Parameter                | Coefficient |     SE |             95% CI | t(155) |      p
--------------------------------------------------------------------------------------
(Intercept)              |      -93.51 | 302.42 | [-690.90,  503.89] |  -0.31 | 0.758 
wbank_incomeLow          |      -68.39 | 112.63 | [-290.88,  154.11] |  -0.61 | 0.545 
wbank_incomeLower-middle |     -148.19 |  73.52 | [-293.42,   -2.97] |  -2.02 | 0.046 
wbank_incomeUpper-middle |     -267.91 |  60.30 | [-387.02, -148.81] |  -4.44 | < .001
hale_2000                |       57.44 |   4.20 | [  49.14,   65.74] |  13.67 | < .001
births_attend            |        4.84 |   1.79 | [   1.31,    8.37] |   2.71 | 0.008 
ihr_core_cap             |        3.80 |   1.51 | [   0.81,    6.79] |   2.51 | 0.013 
avg_tempc                |       -5.51 |   2.80 | [ -11.05,    0.03] |  -1.97 | 0.051 
covid_vax100             |        2.65 |   1.09 | [   0.49,    4.81] |   2.42 | 0.017 

Model: (hale_all^2) ~ wbank_income + hale_2000 + births_attend + ihr_core_cap + avg_tempc + covid_vax100 (164 Observations)
Sigma: 254.088 (df = 155)
RMSE : 247.017
R2: 0.881; adjusted R2: 0.874


Uncertainty intervals (equal-tailed) and p-values (two-tailed) computed
  using a Wald t-distribution approximation.

model_performance(fit_cc)

# Indices of model performance

AIC   |  AICc |   BIC |    R2 | R2 (adj.) |    RMSE |   Sigma
-------------------------------------------------------------
715.1 | 716.5 | 746.1 | 0.881 |     0.874 | 247.017 | 254.088

21.7.2 After Single Imputation

fit_si <- lm((hale_all^2) ~ wbank_income + hale_2000 +
               births_attend + ihr_core_cap +
               avg_tempc + covid_vax100,
             data = ctry_si)

model_parameters(fit_si, ci = 0.95, pretty_names = FALSE, include_info = TRUE)

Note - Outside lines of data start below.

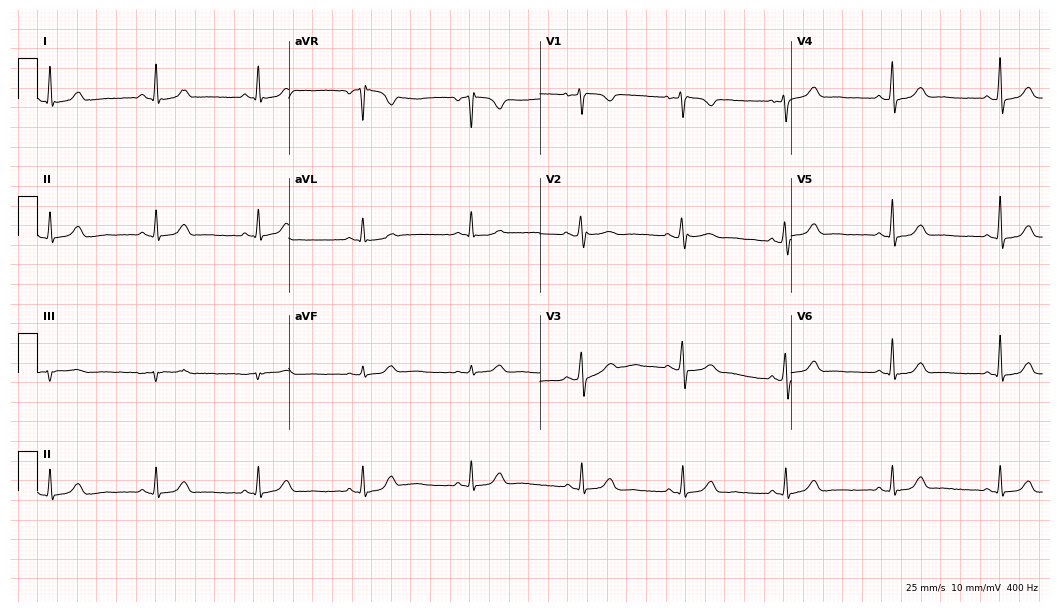
Resting 12-lead electrocardiogram. Patient: a female, 48 years old. Read as a normal ECG.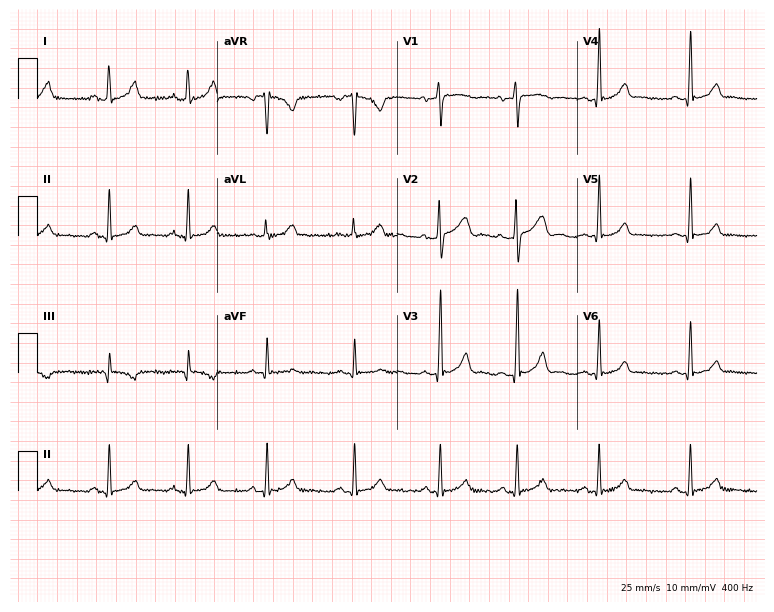
ECG (7.3-second recording at 400 Hz) — a female, 34 years old. Labelled as a normal ECG.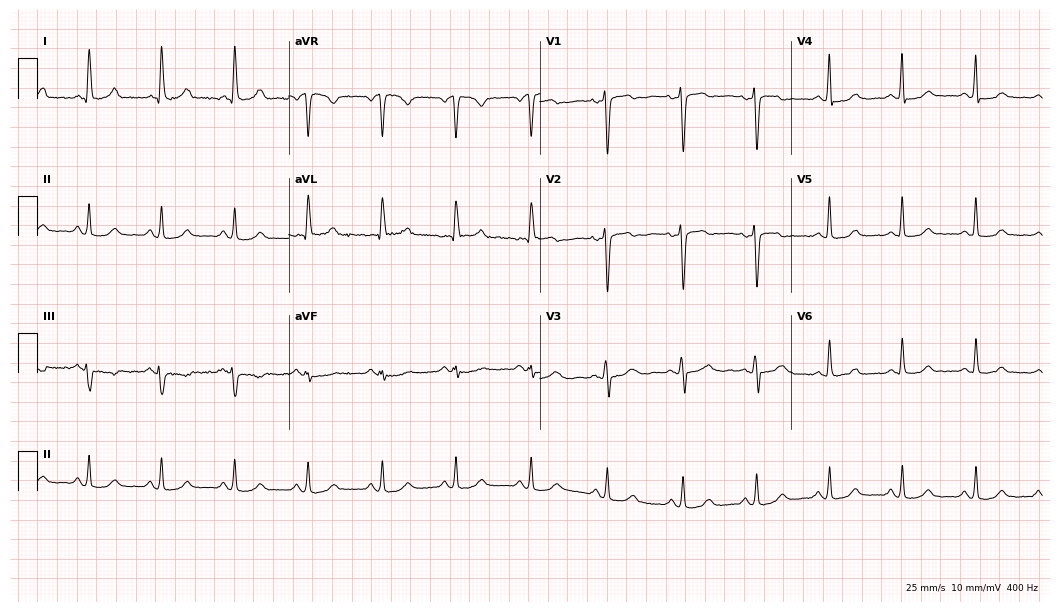
Standard 12-lead ECG recorded from a female patient, 50 years old. None of these six findings is recorded: first-degree AV block, right bundle branch block (RBBB), left bundle branch block (LBBB), sinus bradycardia, atrial fibrillation (AF), sinus tachycardia.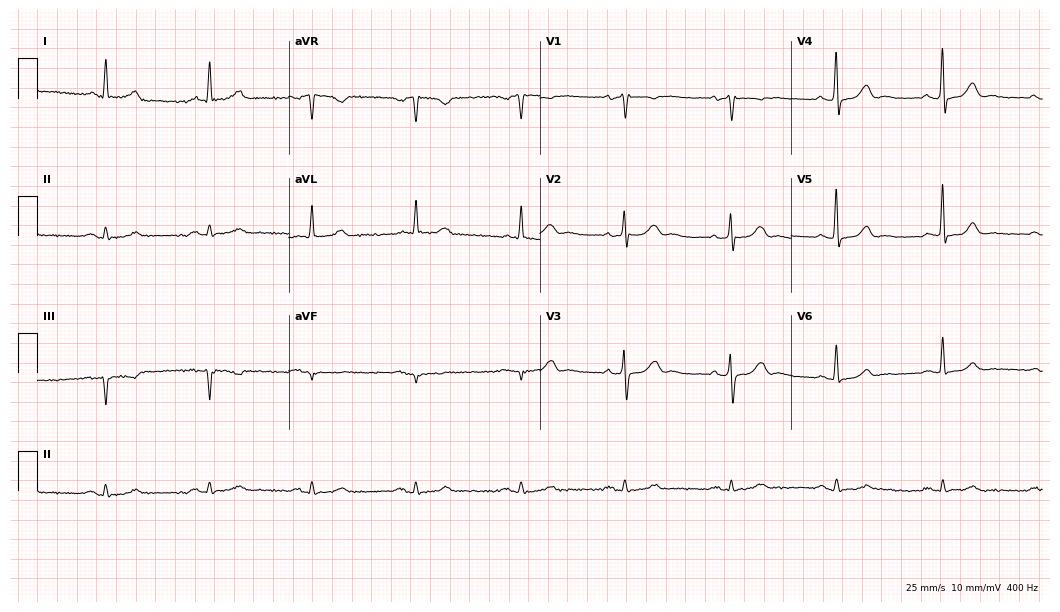
Electrocardiogram, a 73-year-old man. Overall reading on record: normal ECG.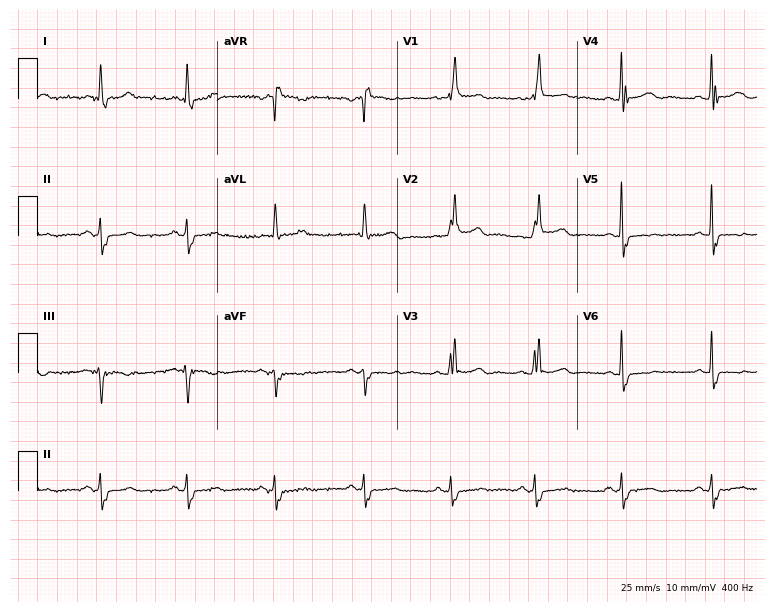
Standard 12-lead ECG recorded from a female patient, 79 years old (7.3-second recording at 400 Hz). The tracing shows right bundle branch block (RBBB).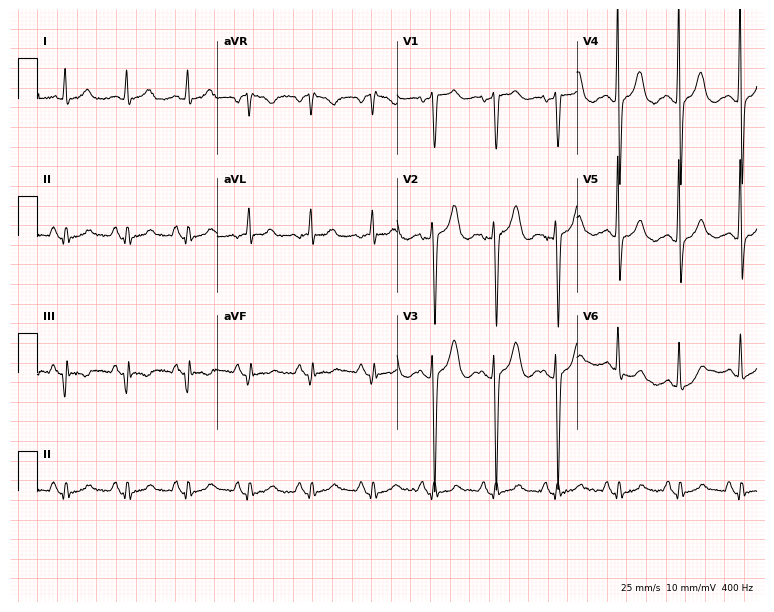
12-lead ECG from a woman, 72 years old. Screened for six findings — first-degree AV block, right bundle branch block, left bundle branch block, sinus bradycardia, atrial fibrillation, sinus tachycardia — none is recorded.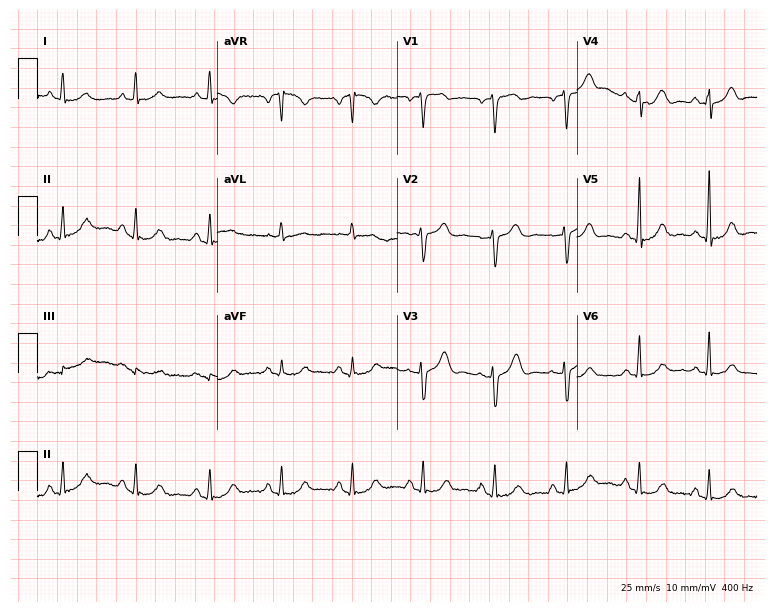
Standard 12-lead ECG recorded from a 68-year-old female (7.3-second recording at 400 Hz). Read as a normal ECG.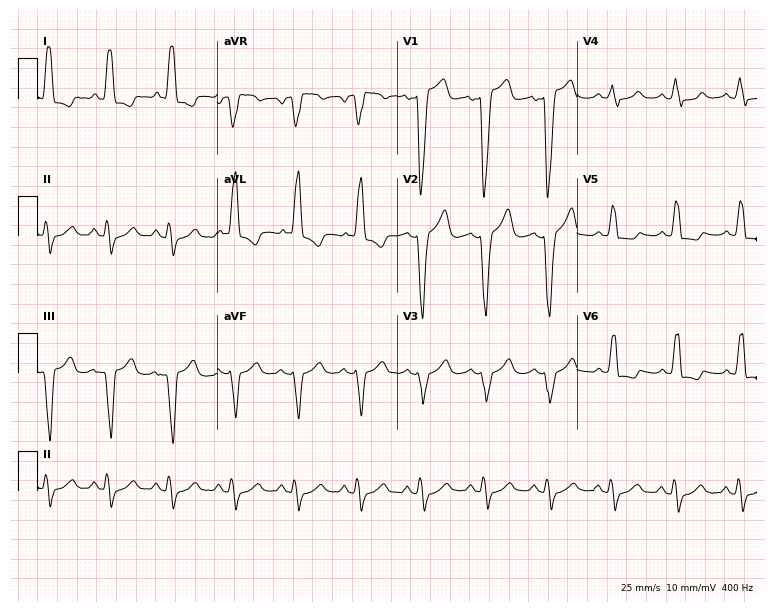
Standard 12-lead ECG recorded from a female patient, 53 years old. The tracing shows left bundle branch block (LBBB).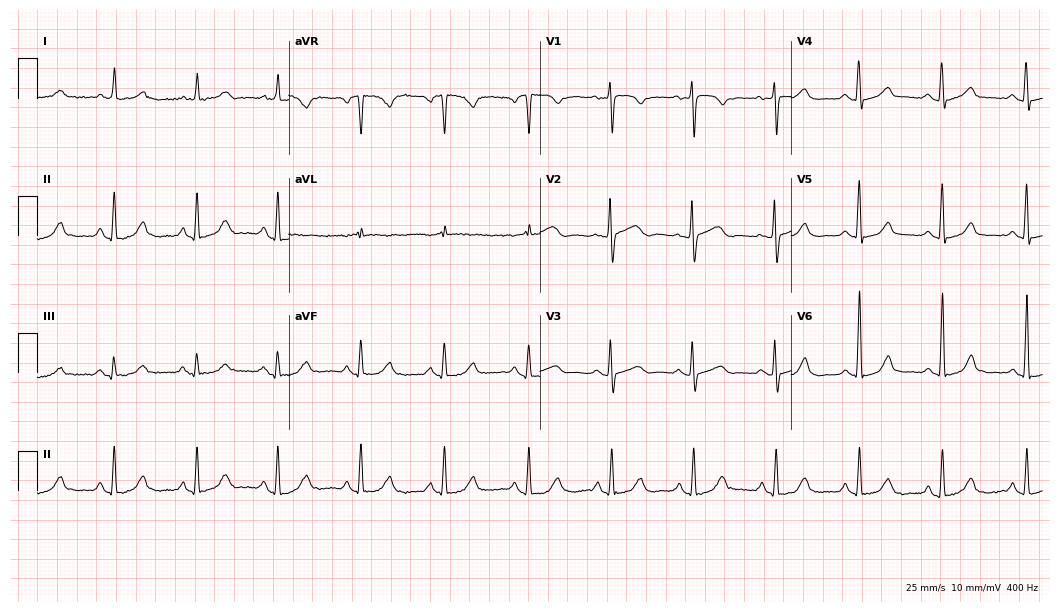
ECG — a female patient, 58 years old. Labelled as a normal ECG.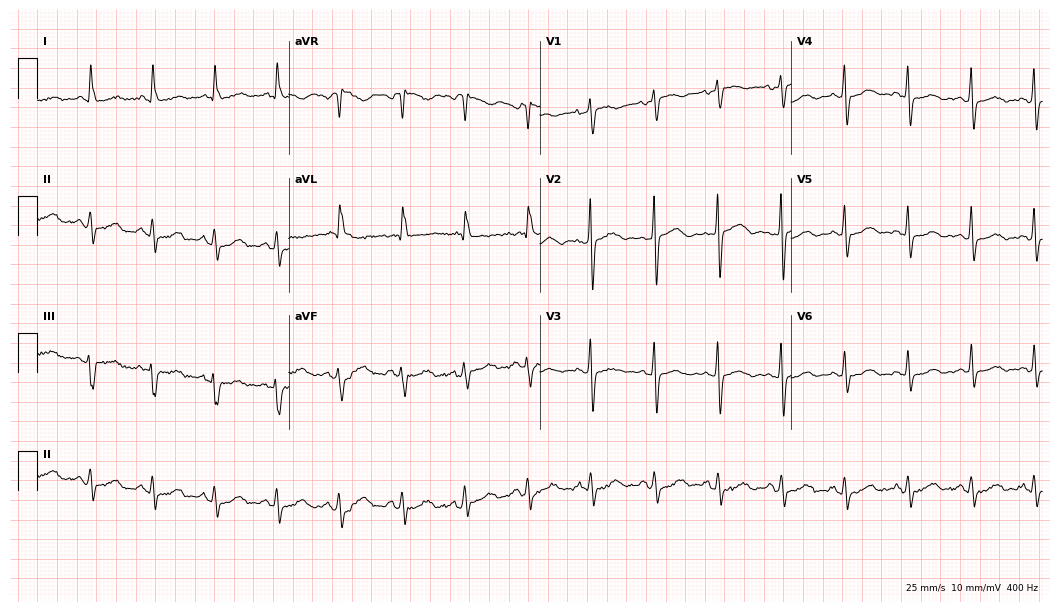
ECG (10.2-second recording at 400 Hz) — a female patient, 72 years old. Screened for six findings — first-degree AV block, right bundle branch block, left bundle branch block, sinus bradycardia, atrial fibrillation, sinus tachycardia — none is recorded.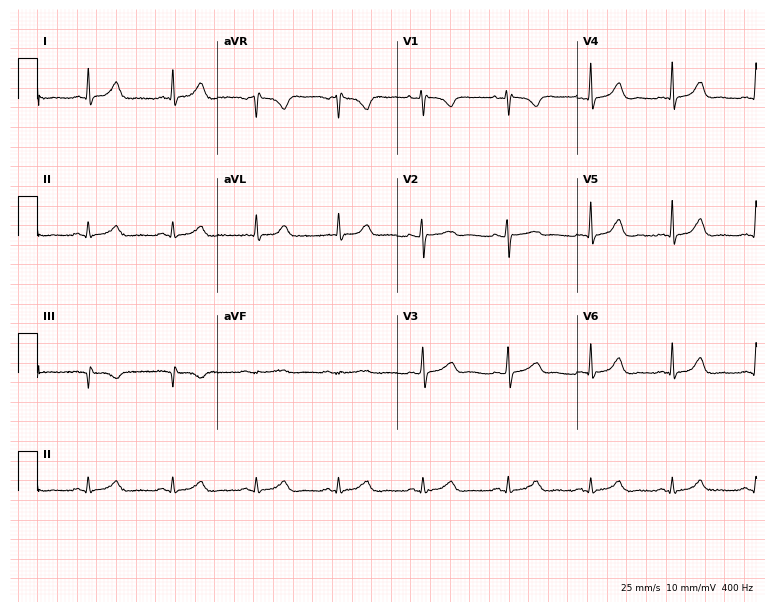
12-lead ECG from a 29-year-old female. Labelled as a normal ECG.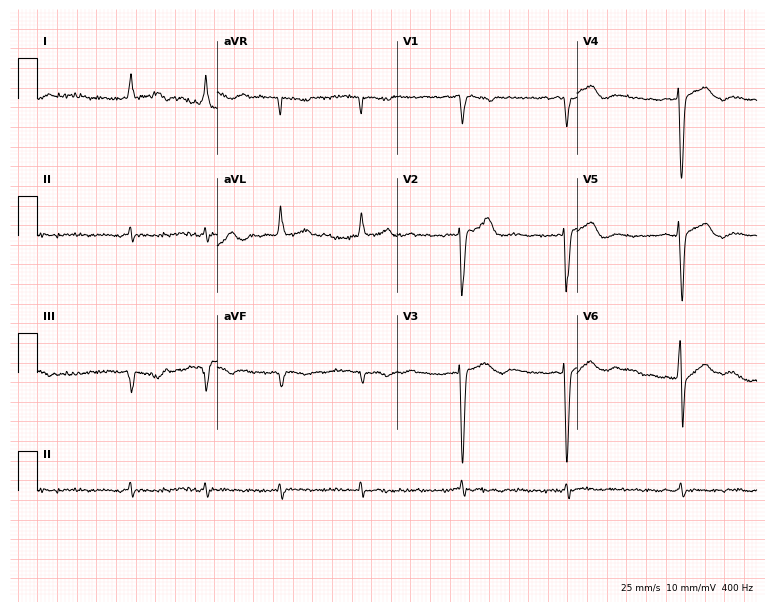
Electrocardiogram, a male, 84 years old. Interpretation includes atrial fibrillation (AF).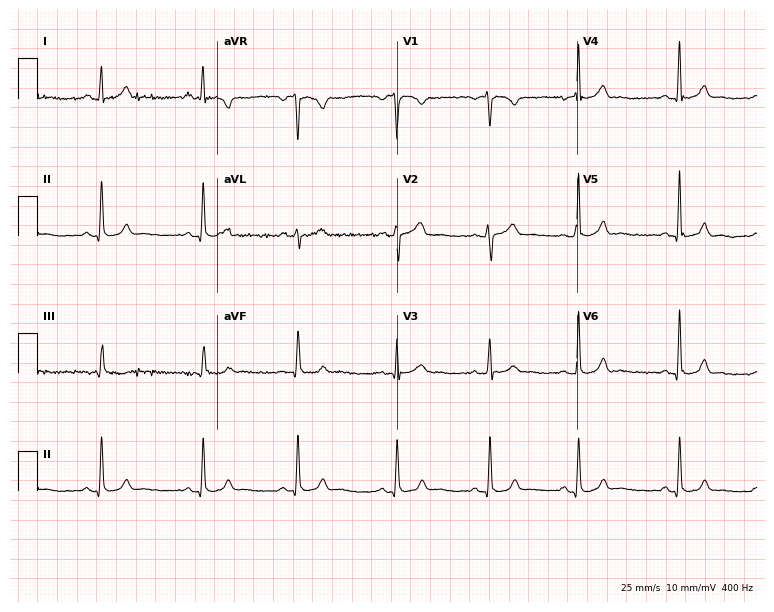
12-lead ECG from a woman, 28 years old. Recorded interpretation: within normal limits.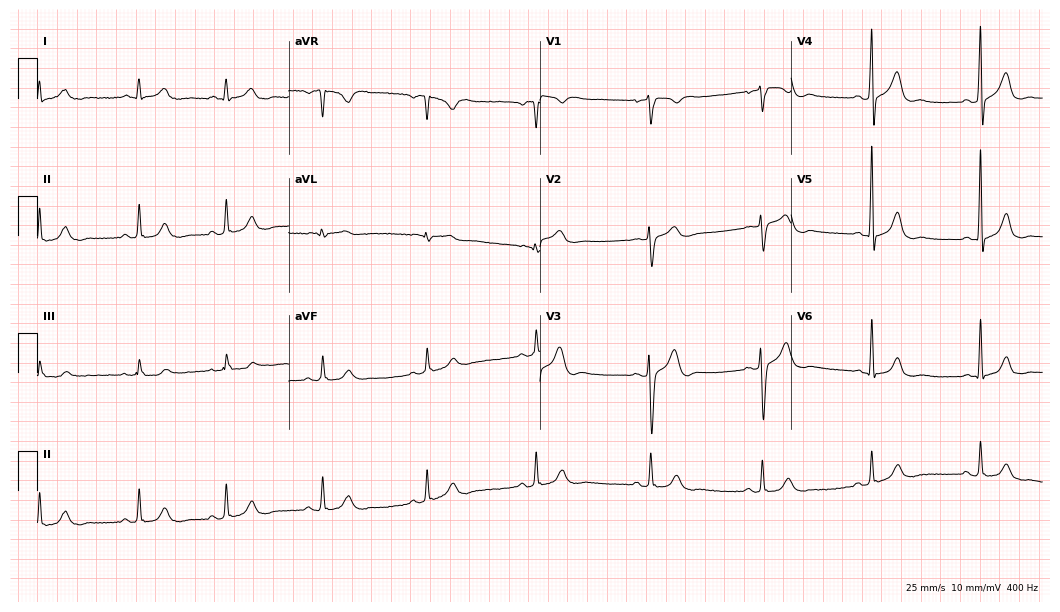
ECG (10.2-second recording at 400 Hz) — a 37-year-old male. Screened for six findings — first-degree AV block, right bundle branch block, left bundle branch block, sinus bradycardia, atrial fibrillation, sinus tachycardia — none is recorded.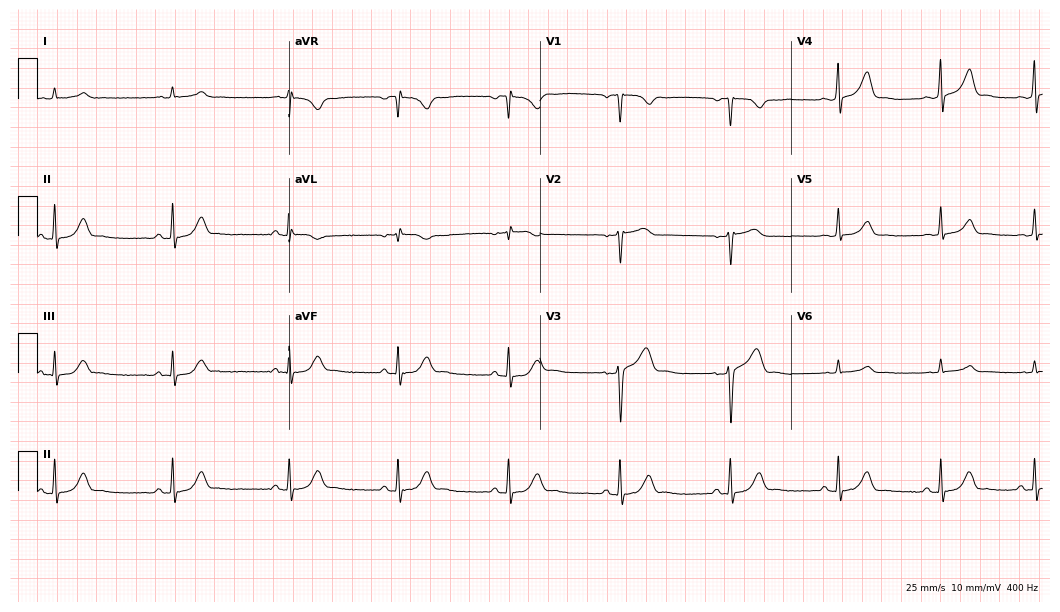
12-lead ECG from a male patient, 56 years old. No first-degree AV block, right bundle branch block, left bundle branch block, sinus bradycardia, atrial fibrillation or sinus tachycardia recorded for this tracing.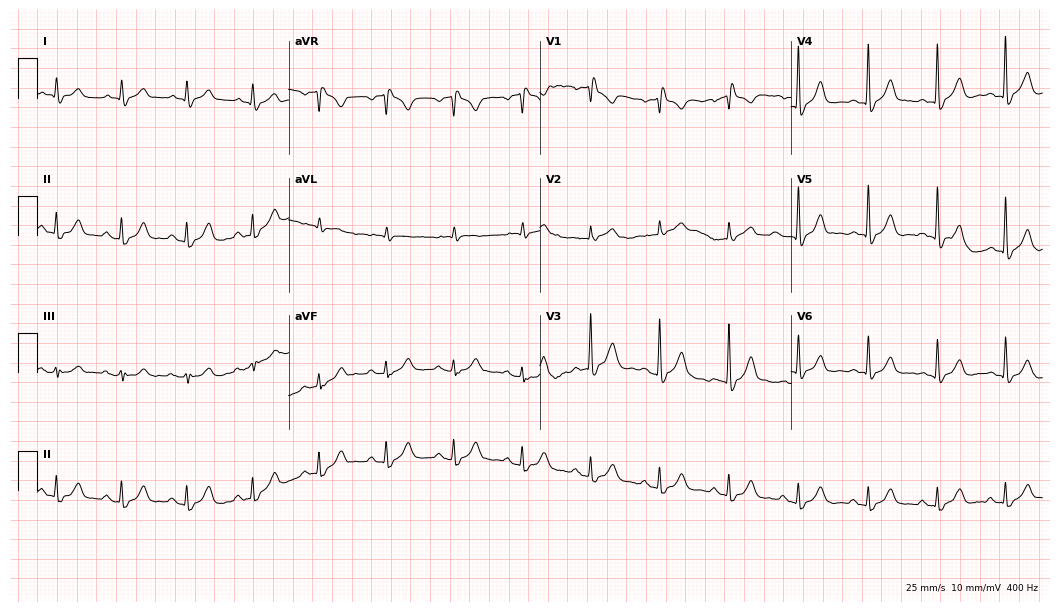
12-lead ECG from a 79-year-old man (10.2-second recording at 400 Hz). No first-degree AV block, right bundle branch block (RBBB), left bundle branch block (LBBB), sinus bradycardia, atrial fibrillation (AF) or sinus tachycardia recorded for this tracing.

Parameter                | Coefficient |     SE |             95% CI | t(174) |      p
--------------------------------------------------------------------------------------
(Intercept)              |      -49.82 | 270.59 | [-583.88,  484.25] |  -0.18 | 0.854 
wbank_incomeLow          |      -79.91 |  97.08 | [-271.51,  111.69] |  -0.82 | 0.412 
wbank_incomeLower-middle |     -178.92 |  65.89 | [-308.97,  -48.86] |  -2.72 | 0.007 
wbank_incomeUpper-middle |     -293.54 |  56.08 | [-404.22, -182.87] |  -5.23 | < .001
hale_2000                |       57.96 |   3.67 | [  50.72,   65.20] |  15.80 | < .001
births_attend            |        4.50 |   1.63 | [   1.29,    7.72] |   2.76 | 0.006 
ihr_core_cap             |        3.75 |   1.41 | [   0.97,    6.53] |   2.66 | 0.008 
avg_tempc                |       -6.47 |   2.60 | [ -11.60,   -1.35] |  -2.49 | 0.014 
covid_vax100             |        2.64 |   0.98 | [   0.70,    4.57] |   2.69 | 0.008 

Model: (hale_all^2) ~ wbank_income + hale_2000 + births_attend + ihr_core_cap + avg_tempc + covid_vax100 (183 Observations)
Sigma: 245.647 (df = 174)
RMSE : 239.530
R2: 0.892; adjusted R2: 0.887


Uncertainty intervals (equal-tailed) and p-values (two-tailed) computed
  using a Wald t-distribution approximation.

model_performance(fit_si)

# Indices of model performance

AIC   |  AICc |   BIC |    R2 | R2 (adj.) |    RMSE |   Sigma
-------------------------------------------------------------
783.1 | 784.3 | 815.1 | 0.892 |     0.887 | 239.530 | 245.647

21.7.3 Multiple Imputation

As mentioned earlier, I am dropping the observations with no information on my outcome (hale_all) which is the ctry_cc data. Then I am building 15 imputations, because I am missing data on just over 10% of cases within ctry_cc.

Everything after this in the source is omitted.